Night of the Gottadoer

March 25th, 2005

A bright, young, all-Empirican frat boy takes a position where I work. He confides in me, tells me that he’s waiting for another, higher-paying job to pan out. Within a month, the other position pans out and he quits. The boss’s reaction is, “You gotta do what you gotta do.”

I think, Now that’s an equivocal, vapid thing to say.

Then I think again. While expressions like “c’est la vie” or “shit happens” write everything off to arbitrary occurrence and futility, the gotta-do saying has an obligatory smack. It’s tough. It carries a sense of duty. Duty to whom? Why, to oneself, of course: you gotta do what you gotta do. It’s a write-off to self-interest. Hence the tone of empathy in my boss’s voice.

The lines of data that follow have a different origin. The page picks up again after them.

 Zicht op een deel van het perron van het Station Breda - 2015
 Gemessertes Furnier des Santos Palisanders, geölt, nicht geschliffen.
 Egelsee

So the gottadoer moves on and another individual takes his place—a four-hundred-pounder who has dandruff in her eyebrows and smells like a yak in heat. The boss says, “This one’s gonna stay—I mean, who the hell else’ll take her?” The presumption is that any gotta-do ambitions on the part of this fast-food pus bomb will fail by her sheer repulsiveness.

However, she soon confides in me: “I’m lookin’ out for number one,” she says.

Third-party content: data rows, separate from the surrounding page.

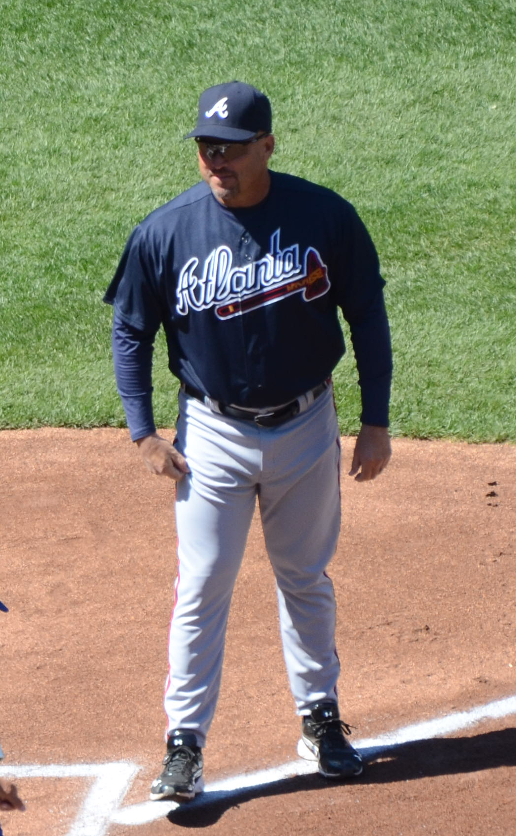 Fredi González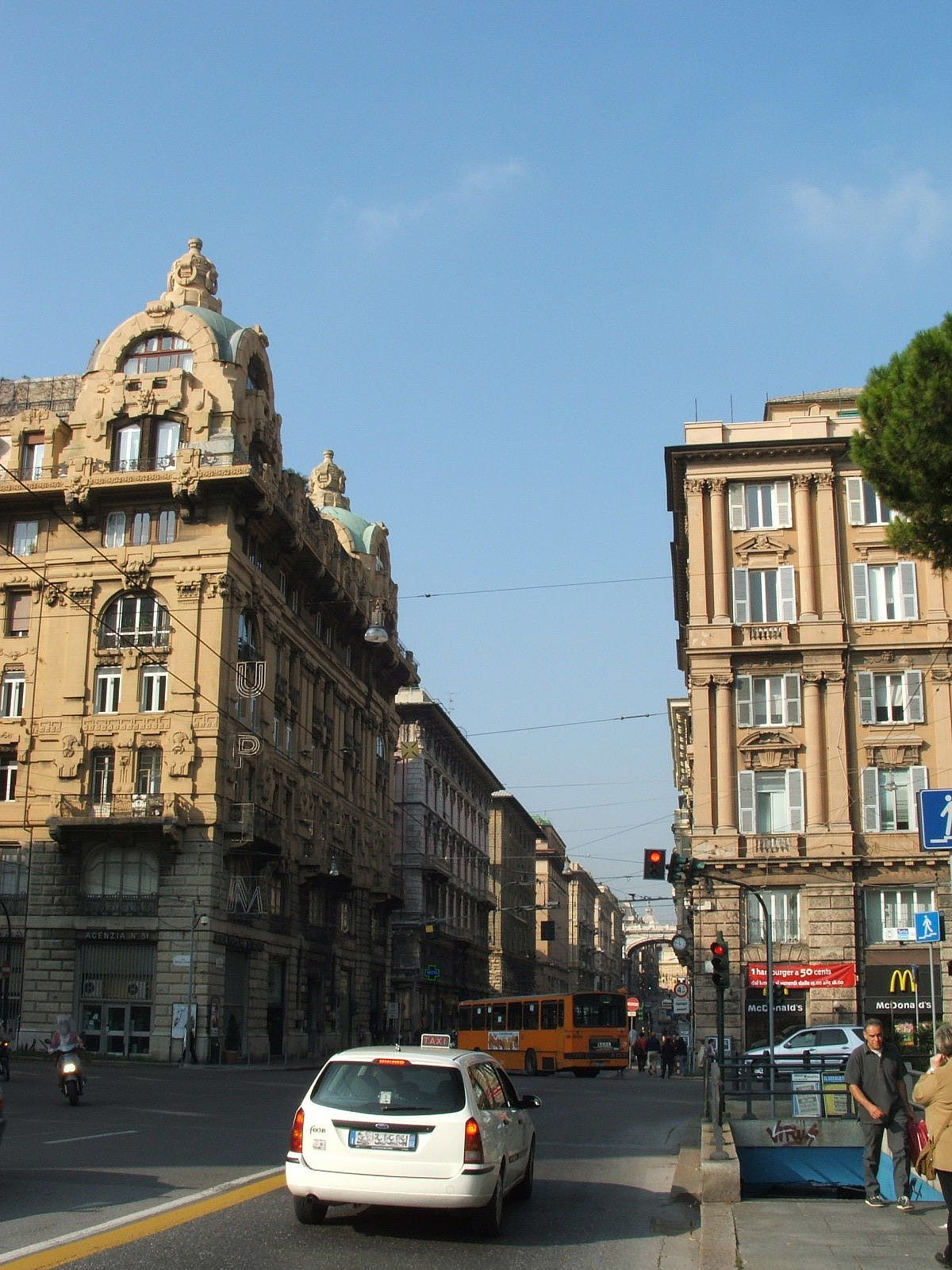 Genova, Via XX Settembre (da piazza della Vittoria)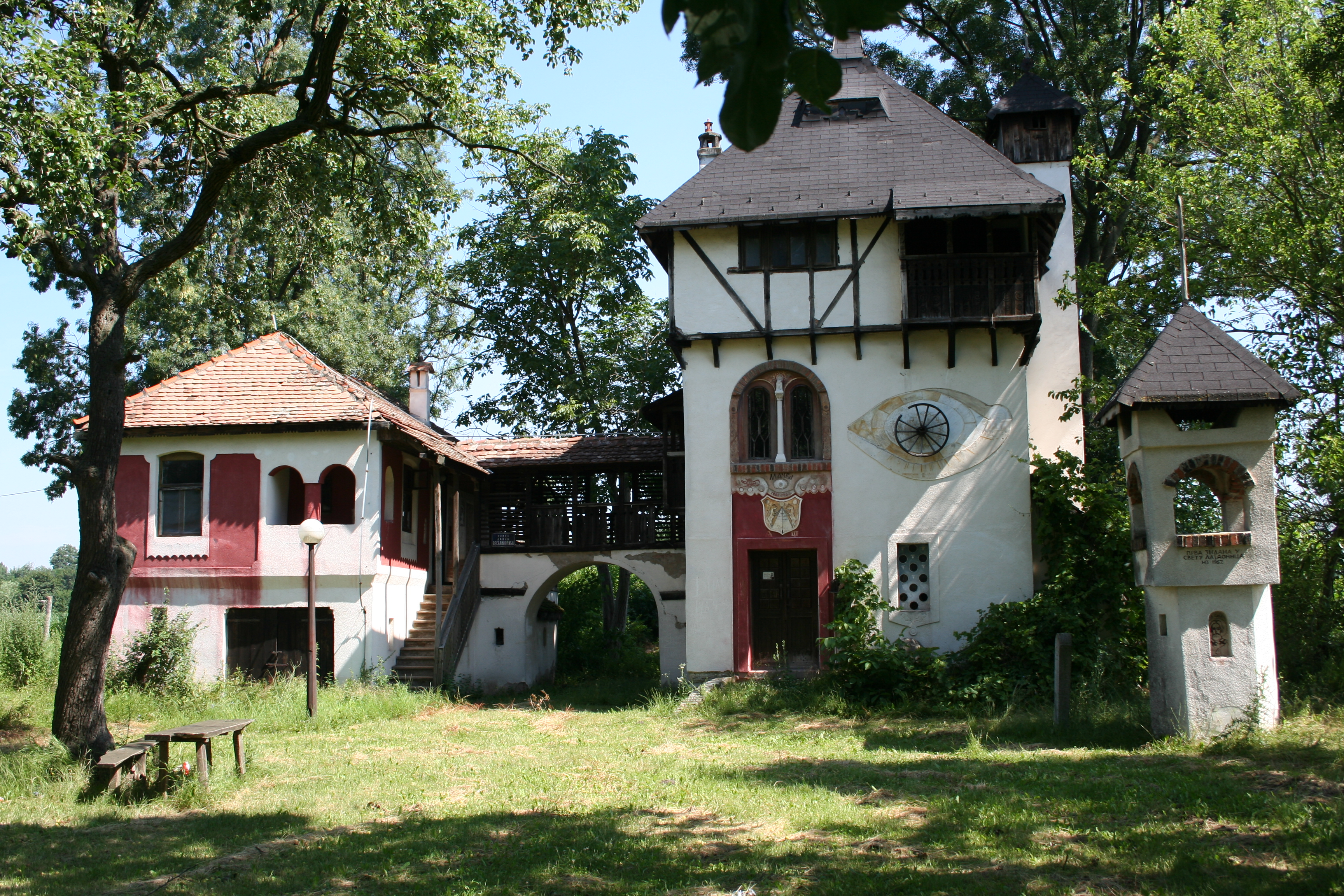 Radovan-kula Milića od Mačve, Mačvanski Belotić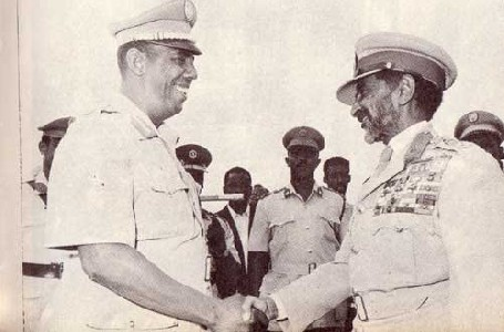 Siad Barre meets Haile Selassie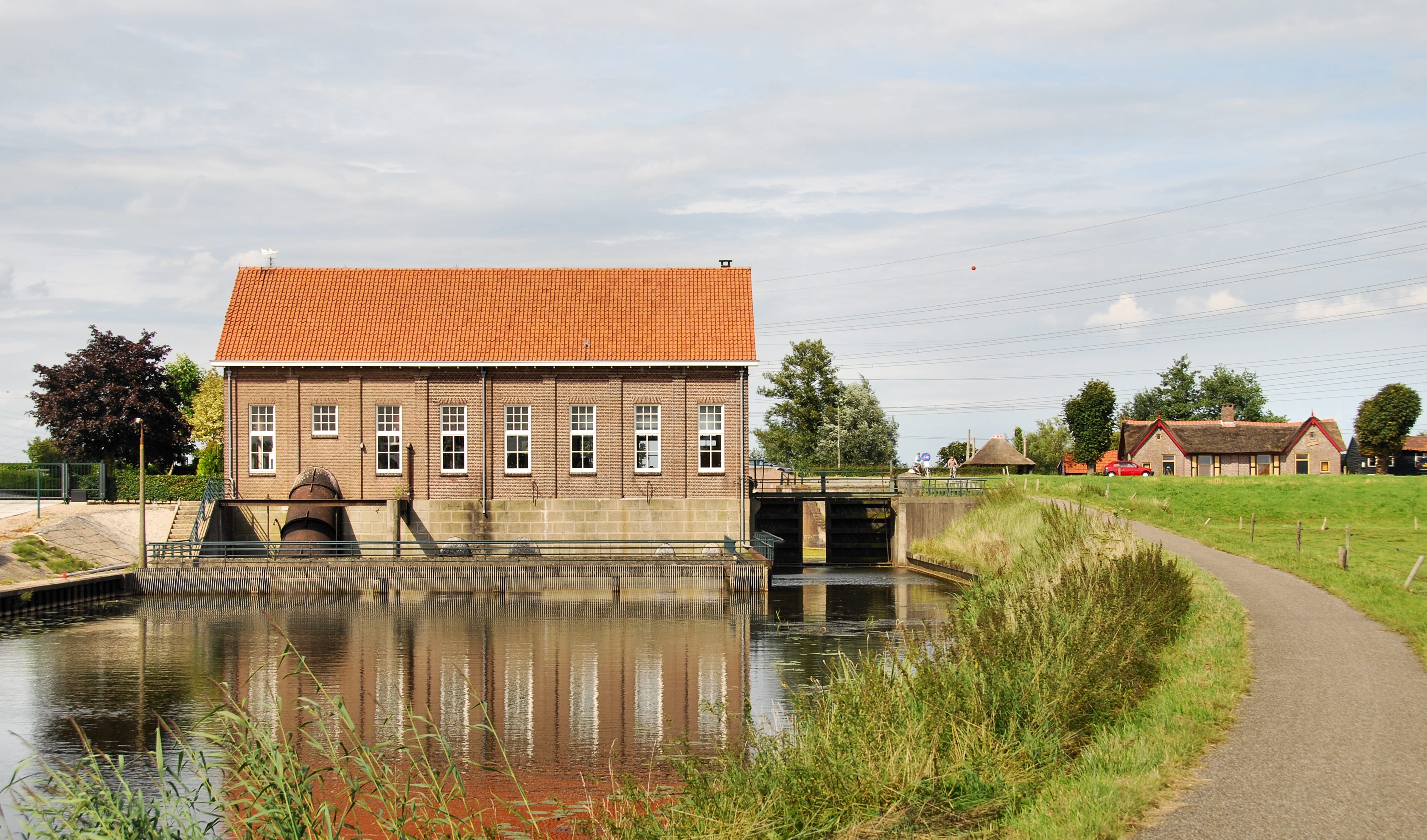 Voormalig stoomgemaal in Wapenveld.

True to her word, within three months she masters the given responsibilities and assumes new ones. Then she negotiates a fifteen-percent raise. She says to me, “Jan, you’re honest. Me? I’m gettin’ mine now, ’cause they gonna screw me anyhow.” I’m not sure who “they” are, but I follow her logic.

She starts taking days off, logging 3-hour chat sessions, leaving early, snarfing things out of oil-stained bags that smell like deep-fried foot fungus. I know something has to give, but I don’t know what. Then the fatal day arrives. My boss tells me in the utmost confidence, of course, that he fired her for ordering thousands of dollars’ worth of merchandise on the company credit card and having it delivered to her home. He displays his deep hurt—it amounts to a betrayal of trust, he says. His eyes get watery. But all I can say is, “Gotta do what you gotta do.”

Now I no longer have a job. Now I wish I’d never heard the expression. The gottadoers are everywhere—like those zombies in Night of the Living Dead, feeding on the flesh of the living to stay animated. Politicians dismantling public institutions to deliver profits to corporate lobbies, butchers selling chuck tenders as filet mignons at $23 a pound, writers holding contests with $1,000 prizes and $20 entry fees, Tycocrats, WorldCommandants, Enronators… Empirica is full of these gottadoers, number-oners, careerist bugaboos with show dogs, SUVs and strap-on superiorities. It’s as if a life of selfish predation and opportunism were no longer a choice, but a condition.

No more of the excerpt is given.